De nos jours, le mot « négociation » désigne une série d’entretiens et de démarches que deux parties, ou plus, entreprennent pour parvenir à un accord ou conclure une affaire. Nul besoin d’être un étymologiste averti pour s’apercevoir que ce substantif, tout comme le verbe « négocier » sont intimement liés aux mots « négoce » et « négociant », attribués respectivement à un commerce, ainsi qu’à une personne qui se livre au commerce en gros. C’est la raison pour laquelle il a très longtemps été assigné aux seules transactions entre marchands.

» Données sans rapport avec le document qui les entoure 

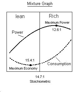 Evolution des dosages air/carburant et influences sur la puissance développée par le moteur.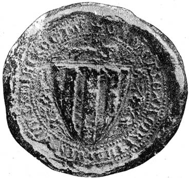 Köcski Sándor országbíró pecsétje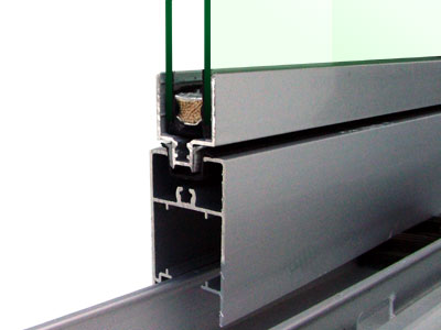 あんみつガラス

A l’origine, on trouve le latin « negotium » qui définit l’ensemble des activités productives et rémunératrices, notamment celles liées au commerce. Ce mot associe l’adverbe « nec », qui signifie « -ne pas » et « otium » qui désignait le temps des loisirs chez les patriciens, les citoyens romains de la classe supérieur. Le « negotium » se distinguait ainsi de l’inactivité, mais aussi du « labor », l’ensemble des travaux manuels pénibles réservés à la plèbe des paysans, des artisans et des petits commerçants. « Labor » nous a donné « labeur », mais aussi « labour », terme qui désigne le travail du sol, particulièrement épuisant avant sa mécanisation.
Dans la langue française, le verbe « négocier » apparaît dès le XIVe siècle, au seul sens de faire du commerce. Les substantifs « négociateur » et « négociation » ont émergé à la même époque, pour désigner respectivement un régisseur et les affaires commerciales. C’est au XVIe siècle, que « négociation » prend le sens d’action de s’entremettre dans le domaine de ce que nous appellerions aujourd’hui le « business ».

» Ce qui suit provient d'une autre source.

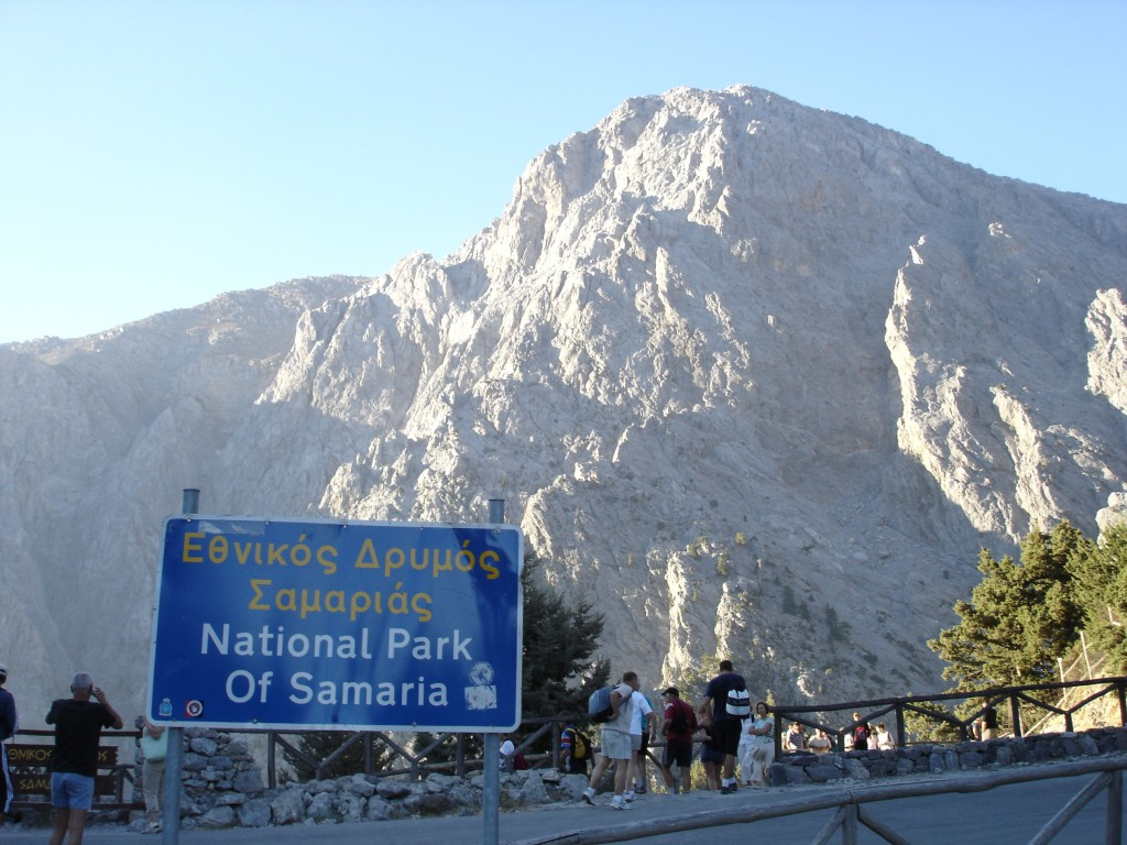 Samaria gorge entrance (Creta)

Il faut attendre le début du XXe siècle pour que Le Larousse accorde aussi la « négociation » à la politique et à la diplomatie, la définissant comme une voie de sortie pacifique lorsqu’il y a mésentente ou conflit entre deux ou plusieurs camps.
La négociation suppose que soient réunies plusieurs conditions : l’existence d’un désaccord entre les parties en présence ; une volonté mutuelle de résoudre ce désaccord, ainsi qu’un réel désir commun de trouver un compromis, sans pour autant se soumettre d’emblée à la volonté de l’autre. Ces conditions sont-elles aujourd’hui acquises entre la Suisse et l’Union européenne pour permettre un accord ? Bien malin celui ou celle qui a la réponse …
La citation la plus célèbre sur la négociation revient sans doute à Nikita Khrouchtchev. Lors de l’assemblée générale de l’ONU, en octobre 1960, celui qui était alors l’homme fort de l’Union Soviétique avait lancé à l’assistance ébahie : « Ce qui est à nous est à nous, ce qui est à vous est négociable »…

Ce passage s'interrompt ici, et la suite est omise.